Voilà comment Maxwell et Meursault se retrouvèrent avec un homme d’une quarantaine d’année au front dégarni dans un ascenseur pour un voyage long de cinq étages. Bien évidemment ce dernier ne semblait pas vouloir s’en tenir aux échanges de politesse de base et expliqua, non sans une certaine fierté dans la voix, que son fils avait réussi son année scolaire. Et on se demandait pourquoi il préférait les escaliers. Le médecin passa une main sur son visage et commença à compter dans son esprit. Il faisait de grands efforts ces derniers temps pour ne pas être désagréable mais, la vie continuait de le tester. Enfermé dans un ascenseur définitivement trop lent avec un idiot qui lui parlait de sa progéniture idiote alors qu’il voulait simplement discuter avec un beau français, sa patience approchait sa limite. Résultat, il n’avait pas eu le temps d’arriver jusqu’à dix qu’il lâcha sur un ton très sec :

« Je m’en contrefiche. Ta vie n’intéresse ni moi ni personne et ça ne changera jamais donc, arrête de parler »

C’était un peu brutal. A sa défense, cet homme avait osé lui parler du beau temps hier matin. Les gens manquaient vraiment d’intérêt dans cette ville. Il avait ponctué sa coupure d’un sourire qui pouvais se traduire par « ferme ta gueule maintenant ». Sa patience était donc inférieure à dix secondes. Il se souviendrait toujours de cette fois où il avait tenu une minute. La réplique qu’il avait sortie après cette minute glorieuse était rentrée dans les annales. Quoi qu’il en soit, son interlocuteur semblait choqué d’un tel affront. Les portes s’ouvrirent alors qu’il disait au médecin combien il était malpoli.

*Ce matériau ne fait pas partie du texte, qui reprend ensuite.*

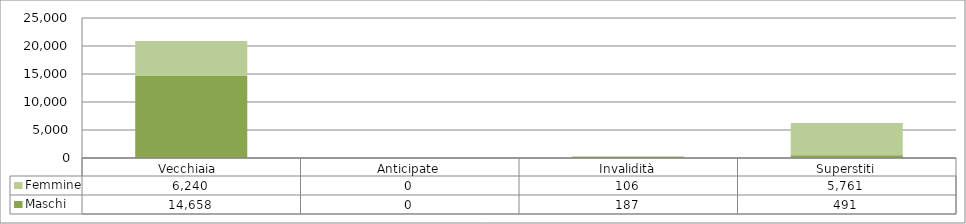
| Category | Maschi | Femmine |
|---|---|---|
| Vecchiaia  | 14658 | 6240 |
| Anticipate | 0 | 0 |
| Invalidità | 187 | 106 |
| Superstiti | 491 | 5761 |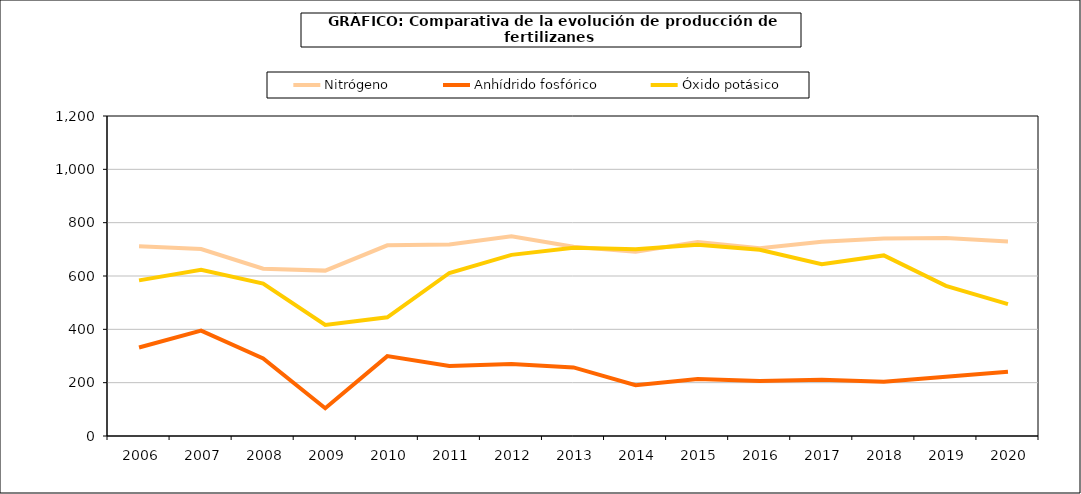
| Category | Nitrógeno | Anhídrido fosfórico | Óxido potásico |
|---|---|---|---|
|   2006 | 711.4 | 331.7 | 583.6 |
|   2007 | 701.022 | 394.992 | 623.095 |
|   2008 | 627.3 | 291.1 | 571.7 |
|   2009 | 620.2 | 104.3 | 416.7 |
|   2010 | 715 | 299.5 | 445.3 |
|   2011 | 718.1 | 262.6 | 611.3 |
|   2012 | 748.9 | 269.7 | 679.2 |
|   2013 | 710 | 257.1 | 706.3 |
|   2014 | 691.1 | 190.6 | 700 |
|   2015 | 727.2 | 214 | 717.2 |
|   2016 | 703.8 | 206 | 698.2 |
|   2017 | 728 | 211.3 | 643.9 |
|   2018 | 740.8 | 203.6 | 677.2 |
|   2019 | 742.4 | 222.1 | 562.9 |
|   2020 | 729.8 | 240.7 | 494.3 |

Ce dernier se retourna vers lui et avec un sourire toujours aussi faux, il répondit :

« Peut-être … Mais, il fallait que quelqu’un te le dise. Et ton fils est aussi brillant qu’un poulet décapité, ne te fais pas trop d’illusions »

L'image avait le mérite d'être très parlante et directe. Heureusement, les portes de l’ascenseur se fermèrent pour éviter un conflit de voisinage. Dans l’esprit de Maxwell, il n’avait fait que lui rendre service en lui ouvrant les yeux sur la déception que représentait sa descendance. Neuf mois pour ça … Après, les chiens ne font pas des chats. Sans accorder plus d’importance à cette altercation, il ouvrit la porte de son appartement et alluma la lumière.

« Fais comme chez toi »

L’entrée donnait directement sur le salon. Un canapé en cuir était disposé face à un écran plat, de l’autre côté la cuisine ouverte semblait dominer l’espace de vie. La pièce était rangée et pour la première fois entièrement débarrassée des cartons de déménagement. Le médecin posa la pizza sur sa table avant d’enlever sa veste et se diriger vers le frigo en allumant le four au passage.

« Tu veux boire quelque chose ? »

Super première impression, bravo Maxwell.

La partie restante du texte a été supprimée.